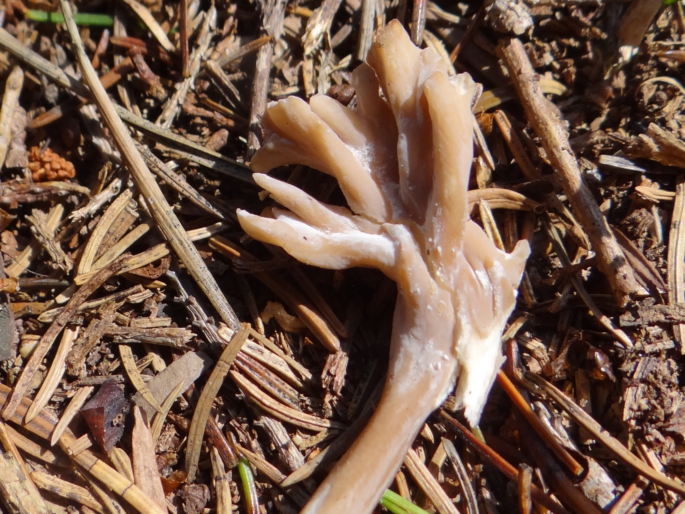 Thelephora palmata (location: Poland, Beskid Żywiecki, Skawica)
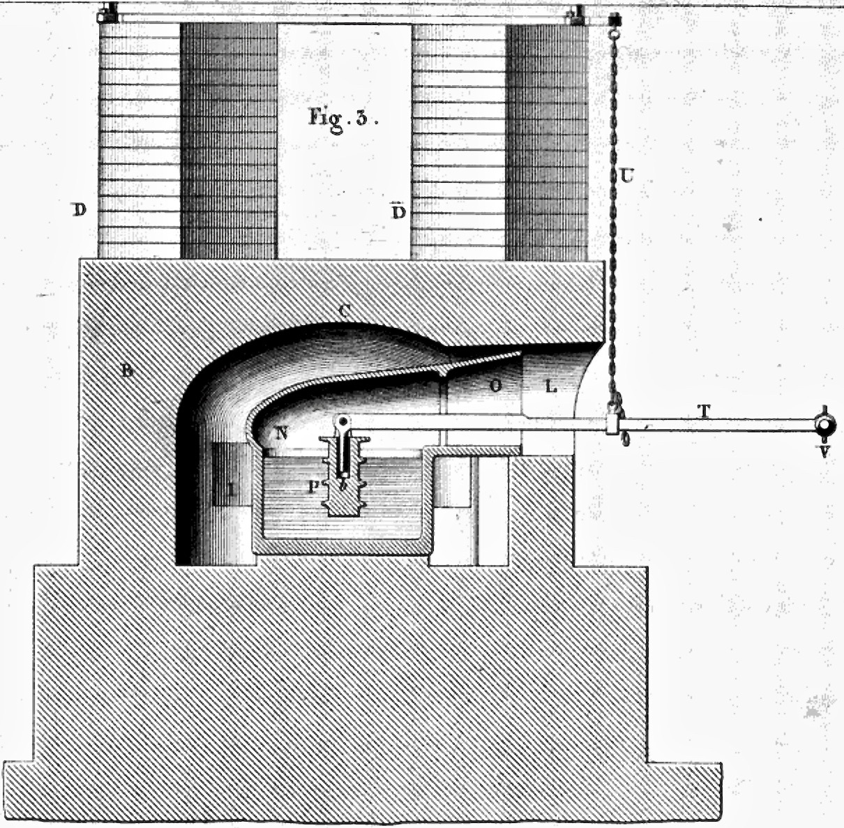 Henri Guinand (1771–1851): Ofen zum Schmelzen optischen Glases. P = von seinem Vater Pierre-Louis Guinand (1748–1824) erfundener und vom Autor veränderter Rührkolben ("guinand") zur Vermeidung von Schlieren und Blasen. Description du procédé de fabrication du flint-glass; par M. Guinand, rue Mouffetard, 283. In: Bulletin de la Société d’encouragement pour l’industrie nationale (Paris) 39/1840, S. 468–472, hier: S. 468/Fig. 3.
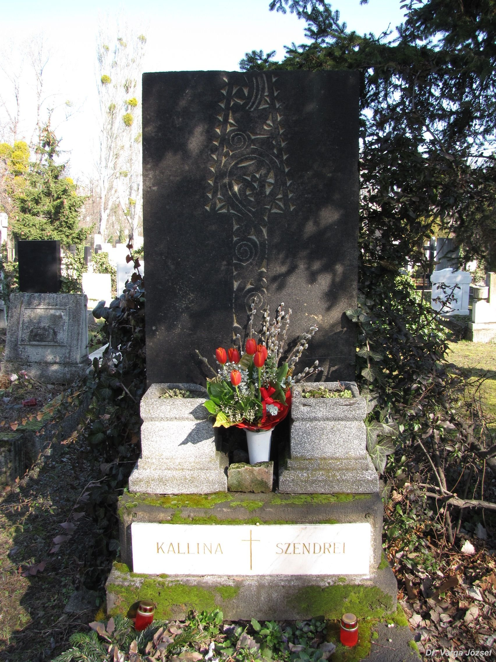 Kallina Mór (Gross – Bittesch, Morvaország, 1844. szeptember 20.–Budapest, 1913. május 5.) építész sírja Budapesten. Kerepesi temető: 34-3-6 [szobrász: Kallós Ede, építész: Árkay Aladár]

------------------------------------

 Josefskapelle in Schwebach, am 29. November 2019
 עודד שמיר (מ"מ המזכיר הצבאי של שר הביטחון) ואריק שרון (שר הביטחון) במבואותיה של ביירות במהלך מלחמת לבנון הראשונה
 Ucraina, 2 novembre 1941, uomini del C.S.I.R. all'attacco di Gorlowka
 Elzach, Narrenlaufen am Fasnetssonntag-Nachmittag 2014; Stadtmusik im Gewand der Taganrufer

------------------------------------

- **TASK TO COMPLETE**: Taking the material above, give again exactly the lines from the one holding "Thelephora palmata (location: Poland, Beskid" through the one holding "Kallina Mór (Gross", with both ends and without pictures.

- **WRITTEN SOLUTION**:
 Thelephora palmata (location: Poland, Beskid Żywiecki, Skawica)
 Henri Guinand (1771–1851): Ofen zum Schmelzen optischen Glases. P = von seinem Vater Pierre-Louis Guinand (1748–1824) erfundener und vom Autor veränderter Rührkolben ("guinand") zur Vermeidung von Schlieren und Blasen. Description du procédé de fabrication du flint-glass; par M. Guinand, rue Mouffetard, 283. In: Bulletin de la Société d’encouragement pour l’industrie nationale (Paris) 39/1840, S. 468–472, hier: S. 468/Fig. 3.
 Kallina Mór (Gross – Bittesch, Morvaország, 1844. szeptember 20.–Budapest, 1913. május 5.) építész sírja Budapesten. Kerepesi temető: 34-3-6 [szobrász: Kallós Ede, építész: Árkay Aladár]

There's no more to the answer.